Now in its fourth year, the Early Career Professionals Recognition Symposium at the Entomological Society of America Annual Meeting honors a standout entomologist from each ESA Section doing important, innovative, or creative work during the early stages of their career.
At Entomology 2024, November 10–13 in Phoenix, Arizona, the Early Career Professional Recognition Symposium and Town Hall will take place at 2 p.m. on Tuesday, November 12. Below, meet the five entomologists chosen for the symposium, one from each ESA Section, and learn more about their work and career paths so far. Each will deliver a 30-minute presentation about their work at the symposium. Presentation titles are listed with each Q&A; for the full schedule and more info, see the ECP Recognition Symposium in the Entomology 2024 online program or mobile app.
Systematics, Evolution, and Biodiversity Section
Madison Sankovitz, Ph.D.
University of Colorado
Presentation: “From Varroa to Vespa: Unraveling the challenges to honey bee survival across Asia.”
Madison Sankovitz, Ph.D., is a postdoctoral researcher in the Boulder Bee Lab at the University of Colorado’s BioFrontiers Institute. Her presentation at the Early Career Professional Recognition Symposium will follow her journey through Asia to study parasites and predators of honey bees. Sankovitz received a B.A. in ecology and evolutionary biology from the University of Colorado Boulder and a Ph.D. in entomology from the University of California, Riverside. During both degrees, she studied the ecology and genomics of social insects.
Tell us a little bit about yourself and how you became interested in entomology.
As an entomologist and artist, my work often leads me on field expeditions. My fascination with insects dates back to my early childhood; if you had asked me at the age of six what I aspired to be, my answer would have been an entomologist!

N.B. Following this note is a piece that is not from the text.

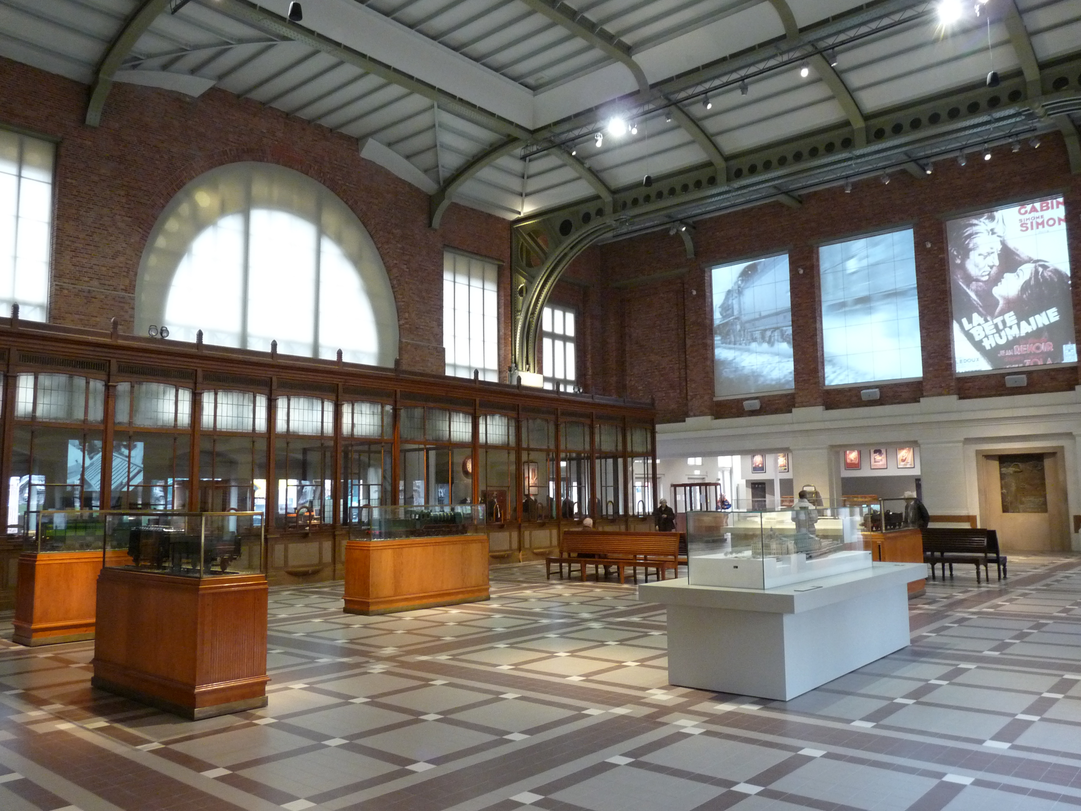 Vroegere lokethal nu in gebruik als museumzaal

What inspires your research and professional interests?
I find social insects to be endlessly fascinating. We can learn so much from them about social evolution, and they also tend to have outsized ecological impacts on our world. Of all the social insects, I especially love working with honey bees because of the human element; they are essential to global food security, and I love working with growers.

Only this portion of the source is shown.